Автор: Гоголь Н.В.
Поместье Манилова – парадный фасад помещичьей России. Претензии на изысканность, образованность, утонченность вкуса еще более подчеркивает внутреннюю простоту обитателей усадьбы. В сущности, это декорация, прикрывающая скудость. Бесхозяйственность Манилова открывается нам еще по дороге в усадьбу: все безжизненно, жалко, мелко. Пейзаж Маниловки не лучше. Иронически обыграна Гоголем и само название деревни: «…Маниловка не многих могла заманить своим местоположением». Печать серости, скудности, неопределенности цвета лежит на всем, что окружает Манилова: серый день, серые избы. В доме у хозяев тоже все неопрятно, тускло: шелковый капот жены бледного цвета, стены кабинета выкрашены «какой-то голубенькой краской, вроде серенькой»…

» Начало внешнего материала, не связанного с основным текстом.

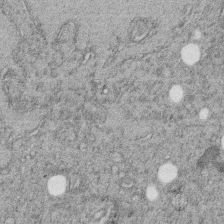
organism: C. elegans
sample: C. elegans embryo early stage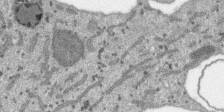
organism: Human
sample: Lung epithelial cells infected with SARS-CoV-2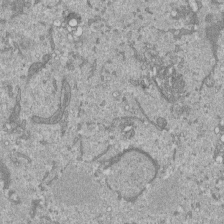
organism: Mouse
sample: ED-1 cell nuclei; centrioles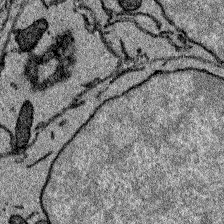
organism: Zebrafish
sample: Larval olfactory bulb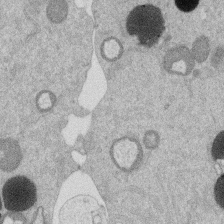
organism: Mouse
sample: Dividing mouse embryo 1 cell stage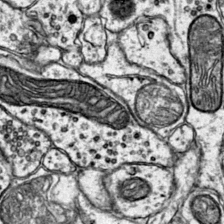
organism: Mouse
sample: Primary visual cortex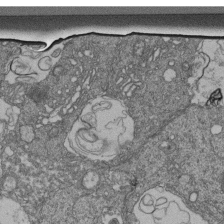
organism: Human
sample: Retinal organoid Rod and Cone cells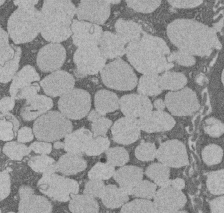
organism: Rat
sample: Salivary granule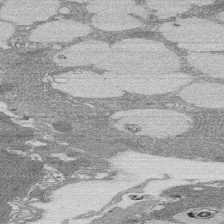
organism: Rat
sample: Salivary granule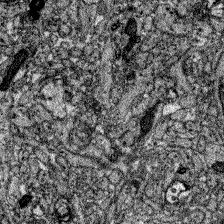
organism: Zebrafish
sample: Larval olfactory bulb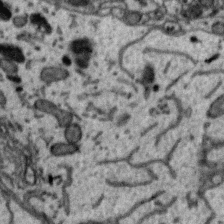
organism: Zebra finch
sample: Brain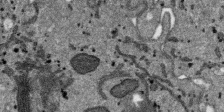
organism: Human
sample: Lung epithelial cells, uninfected (mock) control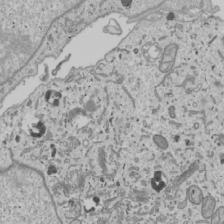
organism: Human
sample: Mitochondria in U2OS cells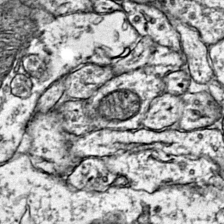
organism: Mouse
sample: Primary visual cortex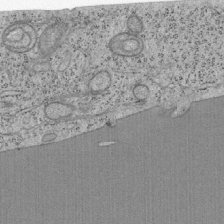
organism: Human
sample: HeLa cells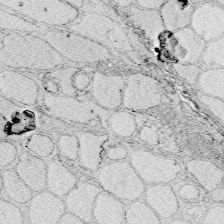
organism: Zebrafish
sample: Whole-Brain

Обстановка всегда рельефно характеризует героя. У Гоголя этот прием доведен до сатирического заострения: его герои погружены в мир вещей, их облик исчерпывается вещами. Во втором томе «Мертвых душ» Гоголь открывает нам один из излюбленных им приемов характеристики персонажа: «Чичиков с любопытством рассматривал жилище этого…человека, думая по нем отыскать свойства самого хозяина, как по оставшейся раковине заключает об устрице или улитке, некогда в ней сидевшей и оставившей свое отпечатление».
В главе о Манилове «раковина» особенно важна, так как характер героя не определен, не уловим. В Манилове нет живых желаний, той силы жизни, которая движет человеком, заставляет его совершать какие-то поступки. В этом смысле Манилов, не смотря на живость манер и любезное щебетание в разговоре, - мертвая душа, «не то, не се, не в городе Богдан, ни в селе Селифан». Недаром Гоголь в авторской характеристике прямо говорит, что от Манилова «не дождешься никакого живого или даже заносчивого слова», что, поговорив с ним, «почувствуешь скуку смертельную».
Но Манилов ведь не только скучный собеседник, а и помещик, совершенно равнодушный к судьбам крестьян. Автор подсказывает нам, что должно было бы занимать Манилова, если бы он был бы живым человеком: «Зачем, например, глупо и бес толку готовиться на кухне? Зачем довольно пусто в кладовой? Зачем воровка ключница? Зачем не чистоплотны и пьяницы слуги? Зачем вся дворня спит не милосердным образом и повесничает все остальное время?».
Какие же у Манилова чаще всего встречаются в слова в речи? Любезная позвольте да неопределенные местоимения и наречия: какой-нибудь, этакое, какое-то, этак… Эти слова придают оттенок неопределенности всему, что говорит Манилов, создают ощущение смысловой бесплодности речи: «Как было бы в самом деле хорошо, если бы жить этак вместе, под одной кровлею, или под тенью какого-нибудь вяза по философствовать о чем-нибудь…».
Соседство глав у Гоголя значимо. Парадные фасады и глухие углы поместной России схожи. Небрежность Манилова и аккуратность Коробочки, восторженная наивность одного и упрямая подозрительность другого, беспечность бескорыстного «философа» и настойчивая мелочность «скопидомки» сталкиваются автором как откровенные антиподы. Вместе с тем эти отличия не снимают общей тени мертвенности с владельцев обеих усадеб. Разговор Манилова и Чичикова о продаже Мертвых душ, как недоумение, Коробочки при торге, свидетельствует о не самостоятельности и потому страхе Манилова, который при всей своей «изысканности» в этом диалоге столь же не далек, как и коробочка.
Несоответствие упрямой неподвижности Коробочки и энергичного напора Чичикова комично. Он изобретателен в своих разъяснениях и предложениях, подвижен, ловок. Он соблазняет Коробочку прибыльностью «дело», ласково уговаривает, грозит, умоляет, обещает… Но Коробочка, привыкшая только к автоматическим, известным ей действием, не может решится на не знакомое дело и в ответ на разнообразные реплики Чичикова твердит одно: «Ведь я мертвых еще никогда не продавала». Обещание Чичикова лишь пугает ее. Страх перед неизвестным и боязнь продешевить в сочетании с глупостью образует глухую стену упрямства, а которую Чичиков бы расшибся бы, если бы не пообещал бы в конце концов содействие в «казенных подрядах».